Fé sob risco de esvaziamento teológico
O movimento, no entanto, não ocorre sem tensões. A busca por visibilidade pode colocar em segundo plano a profundidade teológica e litúrgica. “A fé baseada em tendências pode se tornar fragmentada, voltada apenas ao que viraliza. Isso compromete o amadurecimento espiritual da comunidade”, alerta Rita Calegari, psicóloga e pesquisadora de comportamento religioso.

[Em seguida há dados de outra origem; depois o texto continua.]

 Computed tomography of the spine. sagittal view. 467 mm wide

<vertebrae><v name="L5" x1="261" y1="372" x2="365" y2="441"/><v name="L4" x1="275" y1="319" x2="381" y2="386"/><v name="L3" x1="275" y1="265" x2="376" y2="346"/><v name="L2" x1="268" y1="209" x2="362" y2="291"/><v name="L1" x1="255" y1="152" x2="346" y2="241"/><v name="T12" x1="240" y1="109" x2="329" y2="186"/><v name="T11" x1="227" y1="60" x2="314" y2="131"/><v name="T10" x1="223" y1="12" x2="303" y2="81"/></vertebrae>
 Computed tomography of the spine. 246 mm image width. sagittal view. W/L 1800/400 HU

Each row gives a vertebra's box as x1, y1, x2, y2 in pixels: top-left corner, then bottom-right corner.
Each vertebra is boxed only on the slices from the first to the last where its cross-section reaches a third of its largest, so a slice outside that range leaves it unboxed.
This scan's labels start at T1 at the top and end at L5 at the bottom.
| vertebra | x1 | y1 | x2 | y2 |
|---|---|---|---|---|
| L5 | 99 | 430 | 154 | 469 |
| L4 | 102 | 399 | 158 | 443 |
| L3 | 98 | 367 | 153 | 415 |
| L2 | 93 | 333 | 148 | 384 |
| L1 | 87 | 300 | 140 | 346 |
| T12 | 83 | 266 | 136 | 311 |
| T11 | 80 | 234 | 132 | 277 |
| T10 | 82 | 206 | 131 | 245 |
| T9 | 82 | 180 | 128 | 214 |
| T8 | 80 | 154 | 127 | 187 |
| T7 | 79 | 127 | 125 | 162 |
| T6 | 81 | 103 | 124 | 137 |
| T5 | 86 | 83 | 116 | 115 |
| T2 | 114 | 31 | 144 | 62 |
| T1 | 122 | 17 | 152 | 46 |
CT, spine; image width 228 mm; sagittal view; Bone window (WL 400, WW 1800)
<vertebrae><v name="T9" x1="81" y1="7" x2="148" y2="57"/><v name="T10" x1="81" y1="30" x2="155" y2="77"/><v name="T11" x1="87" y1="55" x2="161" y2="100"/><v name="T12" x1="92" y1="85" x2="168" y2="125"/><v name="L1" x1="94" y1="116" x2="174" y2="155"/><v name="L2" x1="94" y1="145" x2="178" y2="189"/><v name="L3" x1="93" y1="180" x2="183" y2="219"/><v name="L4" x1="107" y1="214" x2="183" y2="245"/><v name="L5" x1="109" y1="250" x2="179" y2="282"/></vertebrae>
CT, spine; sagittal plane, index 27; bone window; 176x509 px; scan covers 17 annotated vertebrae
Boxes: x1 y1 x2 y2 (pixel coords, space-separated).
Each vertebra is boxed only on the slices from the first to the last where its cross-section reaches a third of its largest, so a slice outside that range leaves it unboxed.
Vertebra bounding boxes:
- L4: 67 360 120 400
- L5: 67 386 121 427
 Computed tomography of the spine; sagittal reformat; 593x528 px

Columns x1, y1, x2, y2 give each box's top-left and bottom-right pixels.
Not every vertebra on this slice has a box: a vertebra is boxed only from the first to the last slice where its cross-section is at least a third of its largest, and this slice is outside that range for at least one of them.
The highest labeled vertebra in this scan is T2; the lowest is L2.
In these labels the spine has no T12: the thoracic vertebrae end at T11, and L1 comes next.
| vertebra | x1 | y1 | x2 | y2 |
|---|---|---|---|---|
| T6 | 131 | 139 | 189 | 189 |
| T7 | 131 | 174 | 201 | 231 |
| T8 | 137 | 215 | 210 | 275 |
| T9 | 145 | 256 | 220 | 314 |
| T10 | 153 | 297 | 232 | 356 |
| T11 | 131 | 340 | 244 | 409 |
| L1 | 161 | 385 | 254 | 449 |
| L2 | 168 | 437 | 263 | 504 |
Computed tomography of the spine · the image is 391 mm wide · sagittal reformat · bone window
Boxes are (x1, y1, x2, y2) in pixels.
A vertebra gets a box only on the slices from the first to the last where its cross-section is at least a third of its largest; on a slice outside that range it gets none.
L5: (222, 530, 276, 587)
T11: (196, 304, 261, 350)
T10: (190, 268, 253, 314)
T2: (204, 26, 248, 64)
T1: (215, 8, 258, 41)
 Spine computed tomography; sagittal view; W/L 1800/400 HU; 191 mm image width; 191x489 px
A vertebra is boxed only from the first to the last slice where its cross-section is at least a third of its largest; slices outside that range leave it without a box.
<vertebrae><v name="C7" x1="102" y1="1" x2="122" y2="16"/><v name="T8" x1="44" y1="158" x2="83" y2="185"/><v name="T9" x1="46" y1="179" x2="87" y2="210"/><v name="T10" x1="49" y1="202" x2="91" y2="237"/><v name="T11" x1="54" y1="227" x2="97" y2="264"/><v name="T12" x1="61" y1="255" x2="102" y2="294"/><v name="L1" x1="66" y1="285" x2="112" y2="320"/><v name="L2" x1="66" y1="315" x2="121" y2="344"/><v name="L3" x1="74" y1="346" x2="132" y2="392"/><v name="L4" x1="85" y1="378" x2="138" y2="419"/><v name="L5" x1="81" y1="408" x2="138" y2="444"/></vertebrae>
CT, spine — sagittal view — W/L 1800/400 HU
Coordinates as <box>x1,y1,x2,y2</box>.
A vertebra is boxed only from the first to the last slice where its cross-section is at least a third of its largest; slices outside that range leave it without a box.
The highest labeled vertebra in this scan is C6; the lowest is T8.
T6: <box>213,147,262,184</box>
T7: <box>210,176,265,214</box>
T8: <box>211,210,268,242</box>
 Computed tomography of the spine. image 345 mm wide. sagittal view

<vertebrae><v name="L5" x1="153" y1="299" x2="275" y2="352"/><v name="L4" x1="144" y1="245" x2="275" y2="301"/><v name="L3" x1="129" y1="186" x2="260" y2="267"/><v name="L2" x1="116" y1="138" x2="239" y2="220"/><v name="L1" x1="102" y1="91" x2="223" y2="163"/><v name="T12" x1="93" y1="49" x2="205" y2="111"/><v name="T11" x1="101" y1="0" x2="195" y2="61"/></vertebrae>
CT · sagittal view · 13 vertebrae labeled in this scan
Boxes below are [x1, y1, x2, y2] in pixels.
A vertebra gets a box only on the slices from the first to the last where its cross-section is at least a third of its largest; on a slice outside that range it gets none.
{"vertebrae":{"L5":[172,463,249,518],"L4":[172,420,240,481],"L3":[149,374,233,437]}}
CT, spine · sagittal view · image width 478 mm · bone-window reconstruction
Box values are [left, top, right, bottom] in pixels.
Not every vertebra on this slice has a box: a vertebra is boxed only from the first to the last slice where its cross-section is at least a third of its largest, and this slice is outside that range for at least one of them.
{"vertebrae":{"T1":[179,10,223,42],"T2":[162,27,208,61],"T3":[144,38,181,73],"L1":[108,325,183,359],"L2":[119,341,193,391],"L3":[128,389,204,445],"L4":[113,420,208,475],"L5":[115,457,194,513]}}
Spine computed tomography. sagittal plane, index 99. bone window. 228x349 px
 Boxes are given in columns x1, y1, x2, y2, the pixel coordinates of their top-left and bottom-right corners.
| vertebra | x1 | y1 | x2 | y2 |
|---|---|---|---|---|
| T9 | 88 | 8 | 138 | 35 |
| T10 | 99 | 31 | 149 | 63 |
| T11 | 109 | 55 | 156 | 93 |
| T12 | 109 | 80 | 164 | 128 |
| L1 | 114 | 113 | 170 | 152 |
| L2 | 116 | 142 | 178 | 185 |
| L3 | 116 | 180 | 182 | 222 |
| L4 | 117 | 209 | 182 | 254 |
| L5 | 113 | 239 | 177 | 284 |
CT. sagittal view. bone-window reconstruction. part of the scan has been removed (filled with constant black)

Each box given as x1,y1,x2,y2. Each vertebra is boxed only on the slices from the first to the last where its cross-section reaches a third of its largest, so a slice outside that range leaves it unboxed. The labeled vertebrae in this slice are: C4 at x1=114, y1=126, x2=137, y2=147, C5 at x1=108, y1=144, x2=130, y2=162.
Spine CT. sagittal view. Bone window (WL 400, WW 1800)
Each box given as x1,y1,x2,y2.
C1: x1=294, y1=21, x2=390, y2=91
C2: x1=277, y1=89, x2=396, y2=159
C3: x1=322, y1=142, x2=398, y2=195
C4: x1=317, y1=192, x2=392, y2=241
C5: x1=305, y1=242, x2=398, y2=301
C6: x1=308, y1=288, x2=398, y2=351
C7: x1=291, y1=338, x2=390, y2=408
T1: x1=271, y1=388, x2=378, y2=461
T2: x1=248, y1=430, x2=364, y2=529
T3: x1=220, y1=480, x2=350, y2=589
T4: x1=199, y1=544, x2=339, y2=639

Para ela, o desafio contemporâneo das igrejas é equilibrar presença digital com conteúdo substancial. “O problema não é o meio, mas a lógica do meio. O algoritmo privilegia o impacto, a emoção rápida, o efeito. Mas a espiritualidade exige tempo, silêncio, contramão. Nem sempre o que transforma é o que engaja”, diz.
Uma nova ágora espiritual
A dinâmica de redes como Instagram e TikTok vem redefinindo também a noção de comunidade religiosa. “A igreja se torna uma experiência multiplataforma. O fiel pode nunca ter entrado fisicamente no templo, mas sente-se parte da comunidade por meio dos conteúdos”, afirma Davi Rios. Essa nova ágora digital é onde fé, entretenimento, identidade e consumo espiritual se misturam.
Em um país com mais de 150 milhões de usuários ativos nas redes sociais, a evangelização via plataformas digitais está longe de ser um fenômeno periférico. Ela redefine a forma de crer, de pertencer e de doar. E enquanto fiéis seguem evangelizando por stories, o algoritmo segue decidindo quem será alcançado pela próxima pregação.